Figure 2: Visual prompting augments frames with red contours and blurred backgrounds to guide VLMs in object-centric caption generation.

This pipeline enables the creation of SAV-Caption, a dataset with over 50k videos and 170k object captions, an order of magnitude larger than previous datasets. Manual annotation on the validation set ensures unbiased evaluation.

Training and Multi-Task Learning

VoCap is trained in three phases: (i) modality-specific pretraining, (ii) multi-task joint training on diverse datasets (SAV-Caption, VisualGenome, RefCOCO, RefVOS-YTVOS), and (iii) dataset-specific finetuning. The model leverages partial annotations, supporting mask-to-text, text-to-mask, and box-to-text tasks. Training is performed in JAX, with EVA02-L as the visual backbone and a 6-layer BERT for language modules.
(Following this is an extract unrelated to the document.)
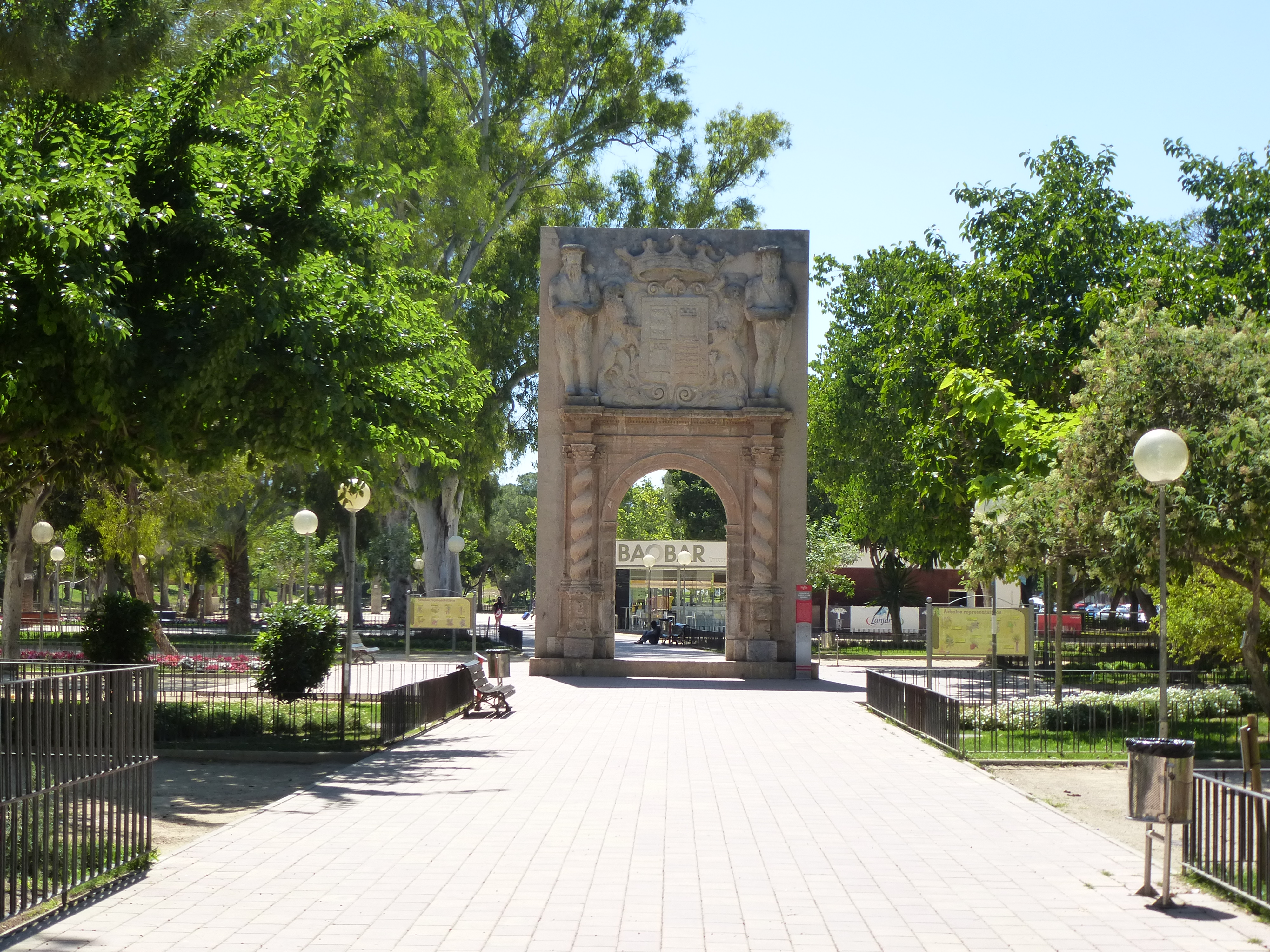 le jardin du malecon

The multi-task phase utilizes a data mixture ratio to balance captioning and segmentation objectives.

Experimental Results

Video Object Captioning

VoCap establishes a new benchmark for video object captioning, outperforming strong baselines such as SAM2+BLIP2 and SAM2+Gemini pseudo-labeling. On SAV-Caption-val, VoCap achieves 47.8 CIDEr, surpassing SAM2+Gemini (40.5 CIDEr) and image-based models (BLIP2: 21.9 CIDEr, PixelLLM: 35.5 CIDEr). The model demonstrates robustness to small objects and actor bias, consistently describing the tracked object.
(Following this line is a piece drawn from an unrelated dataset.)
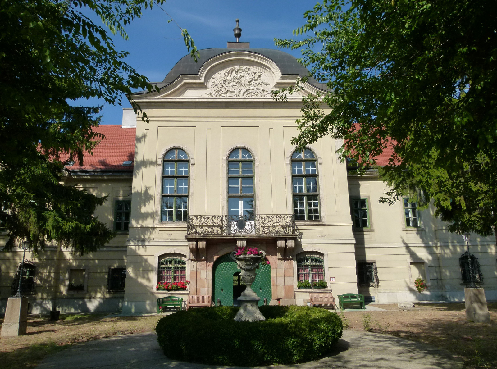 Ráday-kastély (Pécel, Kálvin tér 1.) This is a photo of a monument in Hungary, Identifier: 7216
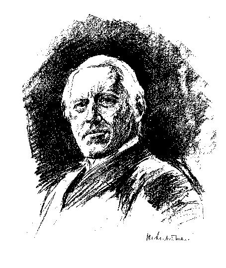 Ulrich von Wilamowitz-Moellendorff, Brustbild, Zeichnung

Localized Image Captioning

On VisualGenome, VoCap achieves 163 CIDEr, outperforming GRiT (142), PixelLLM (149), and SCA (150), demonstrating its generalization to image-level tasks with box prompts.

Video Object Segmentation

VoCap matches or exceeds state-of-the-art performance in semi-supervised (SS-VOS) and referring expression (RefVOS) video object segmentation. On YTVOS 2018, VoCap achieves 85.0 J&F, matching SAM2 and outperforming UniRef++ (83.2) and GLEE (80.4). On MOSE (zero-shot), VoCap yields 66.3 J&F, significantly higher than UniRef++ (59.0) and GLEE (56.1). For RefVOS, VoCap + FindTrack achieves top results across all datasets, with notable improvements on MeViS (+4.8%), RefVOS-YTVOS (+0.9%), RefVOS-DAVIS (+0.5%), and UVO-VLN (+16.5%).

Ablation Studies

Ablation on SAV-Caption training data reveals its critical role: removing SAV-Caption reduces captioning performance from 47.8 to 27.4 CIDEr and segmentation from 75.5 to 57.7 J&F. The synergy between captioning and segmentation tasks is evident, with joint training improving both modalities.

Qualitative Analysis

VoCap demonstrates superior object tracking and captioning, especially for small objects and in the presence of nearby actors. Gemini-based pseudo-labeling often misattributes actions or fails on small objects, while VoCap maintains object-centric descriptions.
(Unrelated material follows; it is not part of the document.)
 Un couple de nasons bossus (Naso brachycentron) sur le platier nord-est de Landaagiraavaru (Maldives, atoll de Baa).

Figure 3: Qualitative comparison showing VoCap's accurate object-centric captions versus Gemini's actor-biased or incorrect outputs.

Implications and Future Directions

VoCap's unified framework for promptable video object segmentation and captioning advances fine-grained spatio-temporal video understanding. The scalable pseudo-labeling pipeline addresses data bottlenecks, enabling large-scale training. The model's flexibility in input/output modalities and strong performance across tasks suggest applicability in video editing, autonomous systems, and wildlife monitoring. Future work may explore further scaling, integration with more expressive LLMs, and extension to multi-object and relational captioning.

Conclusion

VoCap presents a unified, promptable model for video object segmentation and captioning, leveraging large-scale pseudo-labeled data and multi-task training. It achieves state-of-the-art results in referring expression segmentation and competitive performance in semi-supervised segmentation and captioning. The framework and dataset provide a foundation for future research in fine-grained video understanding.